Wat Werkt? Kansrijk opgroeien in het Land van Cuijk

Nieuwe initiatieven, programma’s en samenwerkingsverbanden: Met Andere Ogen is als lerend netwerk continu in beweging. Maar welke aanpak werkt nu echt? In de interviewreeks ‘Wat Werkt?’ delen we succesverhalen uit de praktijk, om zo concrete handvatten te bieden die je direct kunt toepassen. Deze keer vertelt Marieke Bosch, Strategisch Adviseur van het Sociaal Domein Land van Cuijk, over de unieke samenwerkingsovereenkomst die 25 ketenpartners in onderwijs, zorg en jeugd in januari 2023 tekenden – en wat dit betekent voor de ontwikkelkansen van kinderen.
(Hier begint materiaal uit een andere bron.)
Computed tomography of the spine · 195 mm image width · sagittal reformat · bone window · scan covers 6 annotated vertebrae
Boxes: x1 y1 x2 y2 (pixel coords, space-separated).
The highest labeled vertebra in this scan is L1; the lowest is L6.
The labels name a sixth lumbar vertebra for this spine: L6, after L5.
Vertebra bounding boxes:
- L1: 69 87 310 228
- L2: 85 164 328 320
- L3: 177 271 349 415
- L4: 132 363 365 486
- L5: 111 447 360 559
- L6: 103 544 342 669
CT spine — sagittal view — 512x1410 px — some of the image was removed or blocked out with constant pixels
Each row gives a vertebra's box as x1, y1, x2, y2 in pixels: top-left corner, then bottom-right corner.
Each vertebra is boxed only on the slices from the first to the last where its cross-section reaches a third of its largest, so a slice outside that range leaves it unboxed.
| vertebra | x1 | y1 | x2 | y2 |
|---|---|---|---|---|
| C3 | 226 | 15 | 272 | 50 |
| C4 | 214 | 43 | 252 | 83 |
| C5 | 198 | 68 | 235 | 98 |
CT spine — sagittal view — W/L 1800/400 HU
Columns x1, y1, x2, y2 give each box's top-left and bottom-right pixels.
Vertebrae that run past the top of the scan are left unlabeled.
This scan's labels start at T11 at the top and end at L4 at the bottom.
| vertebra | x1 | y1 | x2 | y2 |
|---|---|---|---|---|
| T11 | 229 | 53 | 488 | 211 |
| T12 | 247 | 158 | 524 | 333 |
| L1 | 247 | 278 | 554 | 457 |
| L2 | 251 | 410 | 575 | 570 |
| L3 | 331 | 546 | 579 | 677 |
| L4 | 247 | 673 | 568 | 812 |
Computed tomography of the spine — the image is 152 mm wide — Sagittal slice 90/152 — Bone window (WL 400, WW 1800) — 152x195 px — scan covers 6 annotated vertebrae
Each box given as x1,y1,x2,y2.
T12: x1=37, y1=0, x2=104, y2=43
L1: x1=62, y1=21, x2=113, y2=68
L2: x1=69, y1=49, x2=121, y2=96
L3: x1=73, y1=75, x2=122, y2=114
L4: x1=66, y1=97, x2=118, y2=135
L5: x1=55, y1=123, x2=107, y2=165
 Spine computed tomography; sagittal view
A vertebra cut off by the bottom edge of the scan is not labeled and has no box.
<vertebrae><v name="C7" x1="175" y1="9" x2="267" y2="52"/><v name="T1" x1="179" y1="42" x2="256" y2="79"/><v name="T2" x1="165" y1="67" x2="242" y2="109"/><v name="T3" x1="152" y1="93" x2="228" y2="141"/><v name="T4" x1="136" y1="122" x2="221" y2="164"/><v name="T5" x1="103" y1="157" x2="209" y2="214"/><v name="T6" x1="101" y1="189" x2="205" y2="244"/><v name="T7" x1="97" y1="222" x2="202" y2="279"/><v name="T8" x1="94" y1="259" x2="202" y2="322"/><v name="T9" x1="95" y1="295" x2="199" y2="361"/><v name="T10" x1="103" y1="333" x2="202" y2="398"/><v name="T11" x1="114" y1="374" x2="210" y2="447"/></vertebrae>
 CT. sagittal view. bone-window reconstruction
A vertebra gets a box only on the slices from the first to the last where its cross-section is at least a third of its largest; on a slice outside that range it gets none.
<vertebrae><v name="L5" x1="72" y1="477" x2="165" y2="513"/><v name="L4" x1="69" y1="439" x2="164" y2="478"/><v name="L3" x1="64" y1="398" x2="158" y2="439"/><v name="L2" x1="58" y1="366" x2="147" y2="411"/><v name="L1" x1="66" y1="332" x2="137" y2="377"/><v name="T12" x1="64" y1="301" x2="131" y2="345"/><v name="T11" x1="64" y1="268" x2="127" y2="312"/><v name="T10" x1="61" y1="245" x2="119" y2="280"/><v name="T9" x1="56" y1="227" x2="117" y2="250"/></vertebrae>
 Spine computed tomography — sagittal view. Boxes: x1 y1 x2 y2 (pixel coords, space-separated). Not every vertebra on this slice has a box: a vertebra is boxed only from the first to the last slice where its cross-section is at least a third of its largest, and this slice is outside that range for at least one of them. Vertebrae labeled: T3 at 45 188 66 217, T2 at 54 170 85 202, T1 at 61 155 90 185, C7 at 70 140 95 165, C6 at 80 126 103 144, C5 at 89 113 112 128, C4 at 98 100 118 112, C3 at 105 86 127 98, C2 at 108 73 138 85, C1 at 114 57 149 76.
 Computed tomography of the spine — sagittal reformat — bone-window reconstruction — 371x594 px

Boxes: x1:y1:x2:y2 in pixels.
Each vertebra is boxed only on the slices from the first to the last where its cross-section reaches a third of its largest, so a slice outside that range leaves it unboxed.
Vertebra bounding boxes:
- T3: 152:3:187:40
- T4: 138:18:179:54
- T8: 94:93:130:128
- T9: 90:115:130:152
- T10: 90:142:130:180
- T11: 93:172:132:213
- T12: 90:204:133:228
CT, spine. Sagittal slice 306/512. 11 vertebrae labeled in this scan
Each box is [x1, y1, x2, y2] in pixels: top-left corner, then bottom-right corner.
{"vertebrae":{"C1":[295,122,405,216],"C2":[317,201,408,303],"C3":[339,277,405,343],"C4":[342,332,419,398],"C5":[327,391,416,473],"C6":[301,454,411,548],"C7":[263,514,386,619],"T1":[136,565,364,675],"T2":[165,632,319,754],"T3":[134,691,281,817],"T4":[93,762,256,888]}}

Een versterkt opgroeiklimaat van -9 maanden tot 27 jaar én een integrale, efficiënte en contextgerichte welzijn- en zorgstructuur: zo ziet een effectief jeugdbeleid eruit volgens het Land van Cuijk – een fusiegemeente van vijf kleine gemeenten in Noord-Brabant. Het gezamenlijk doel: kinderen in het Land van Cuijk kansrijk, gezond en veilig laten opgroeien. Dat vraagt allereerst om een intensievere samenwerking tussen onderwijs, zorg en jeugd, maar dat niet alleen: een slimme én andere organisatie van de expertise en inzet van consultatiebureaus, kinderopvang en onderwijslocaties is hiervoor minstens zo belangrijk.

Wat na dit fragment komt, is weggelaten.